Another unusual concept incorporated into the XL2 is its software, which Canon plans to open up for developers to modify and enhance. Canon is going to make available a software developer’s kit (SDK), allowing third parties to write specific software programs that control functions like zoom, focus, record, and have total control over the image, that can be controlled from a PC as the video is being recorded to tape. This could create a cottage industry for camera control via an external computer, according to Canon.
As part of the demonstration, Canon shot a variety of video scenes with the XL2, including a musical documentary setting, a sitcom, a night sequence of a convertible full of attractive ladies cruising through Times Square, aerial footage, a wedding scenario, and others, all shot in a variety of frame rates and all captured in the higher-resolution 962 x 480, 16:9 format. The Canon spokesman said all the segments were produced without any post-production color correction. Using the extensive image controls incorporated into the new camcorder, each scene had its own subtlety, with all looking as good as I’ve ever seen MiniDV footage. The 24p sequences, while looking somewhat filmic with their slower frame rate, didn’t quite look like film to these eyes, though. Even so, the quality was remarkable for an SD camcorder.

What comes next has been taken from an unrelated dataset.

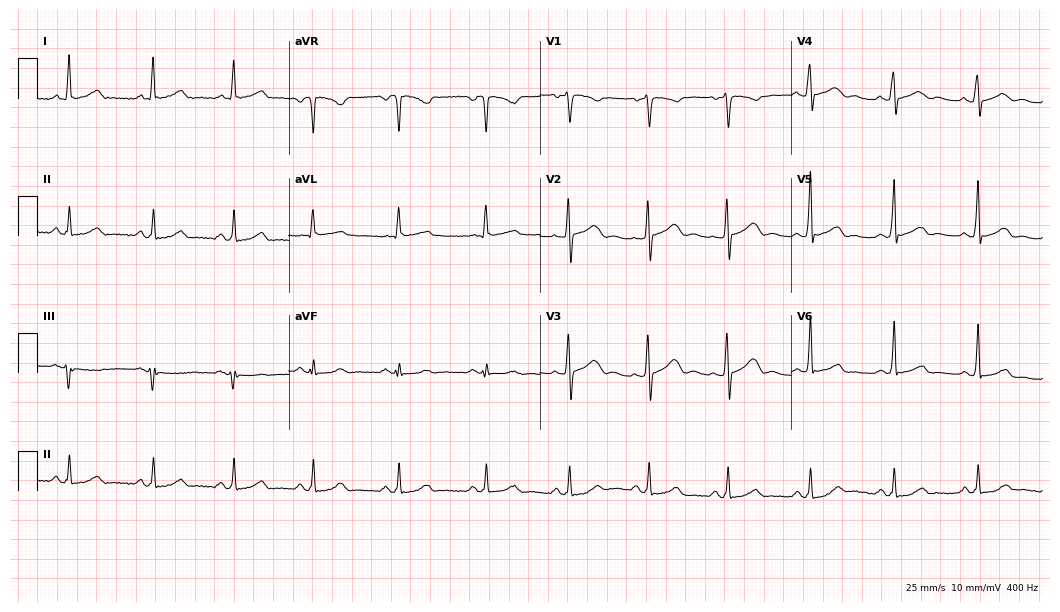
12-lead ECG from a woman, 33 years old. Labelled as a normal ECG.

Perhaps it was because of the high-rez Sony wide-screen monitors Canon chose for the demo, but all the footage was nearly-HD quality. Certainly if Canon showed the audience the same video side-by-side with HD, shot with the same high level of expertise, the difference between the two would be readily apparent. But to the trained eye without benefit of direct comparison with anything else, the quality and customizability of the new Canon XL2 was exquisite.
If you’ll allow me in inject my subjective opinion at this point: I’m just wondering if all this control is really necessary. I mean, isn’t it better to do all this color correcting and adjustment of blacks and such in post, especially given all the sophisticated color correction tools included with almost every editing package on the market? And what if you have some late-night creative inspiration while shooting that ends up looking silly once you get back to the real world, the edit suite? You’ll be stuck trying to undo all those magnificent shadings and color effects with your post-production color correction gear, if it’s even possible. That said, we’ll check this one out and give you the full low-down as soon as we get our review unit from Canon.